Rund 650 weitere Flüchtlinge sind bereits am Sonntag in Brandenburg und Berlin untergebracht worden. Aus München kommend traf am Abend ein ICE-Zug mit den Menschen vor allem aus Kriegsgebieten im Nahen Osten ein.

Für die Flüchtlinge, die am Abend am Regionalbahnhof Flughafen Berlin-Schönefeld Flughafen eintrafen, wurde erstmals ein fahrplanmäßiger ICE freigemacht. Die regulären Fahrgäste mussten in andere Züge steigen.

Rund 350 Flüchtlinge wurden in neu geschaffene Unterkünfte am Berliner Olympiastadion gebracht. Etwa 300 der Neuankömmlinge reisten mit Bussen nach Brandenburg weiter in die Erstaufnahmestelle in Eisenhüttenstadt (Oder-Spree).

Vizekanzler erwartet insgesamt bis zu eine Million Flüchtlinge

Noch liegt die offizielle Flüchtlingsprognose der Bundesregierung bei 800 000 Menschen - doch Vizekanzler Sigmar Gabriel erwartet einen Anstieg auf bis zu eine Million. “Vieles deutet darauf hin, dass wir in diesem Jahr nicht 800.000 Flüchtende aufnehmen, wie es das Bundesinnenministerium prognostiziert hat, sondern eine Million“, heißt es in einem Brief des SPD-Chefs an die Parteimitglieder. Erst am 19. August hatte das Innenministerium die Prognose von 450.000 auf 800.000 Flüchtlinge angehoben.

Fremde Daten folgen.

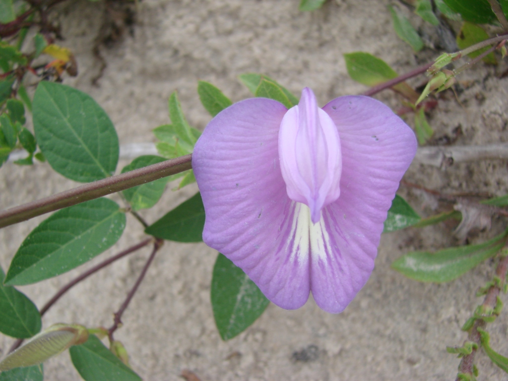 Centrosema virginianum - FABACEAE - Praia do Mo�ambique - Florian�polis - SC - Brasil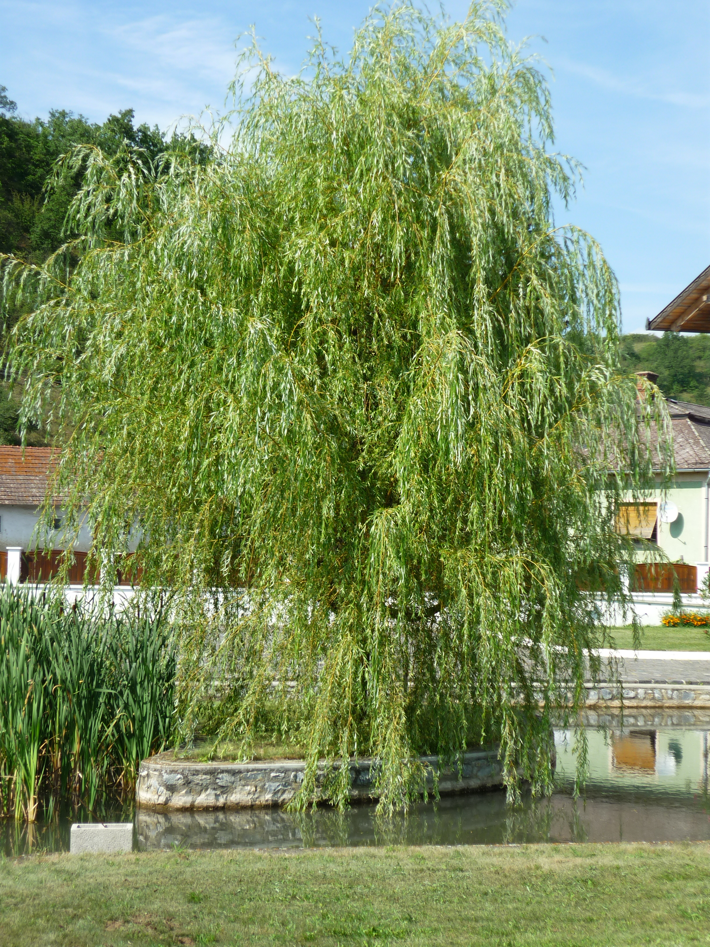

Gabriel verteidigte die Entscheidung, vorübergehend wieder die Grenzen, besonders nach Österreich, zu kontrollieren. Es gehe nicht um eine dauerhafte Schließung der Grenzen oder eine Aussetzung des Grundrechts auf Asyl: “Jeder, der auf deutschem Boden Asyl beantragt, darf bis zur Entscheidung über seinen Antrag bei uns bleiben. Davon weichen wir nicht ab“, unterstrich Gabriel.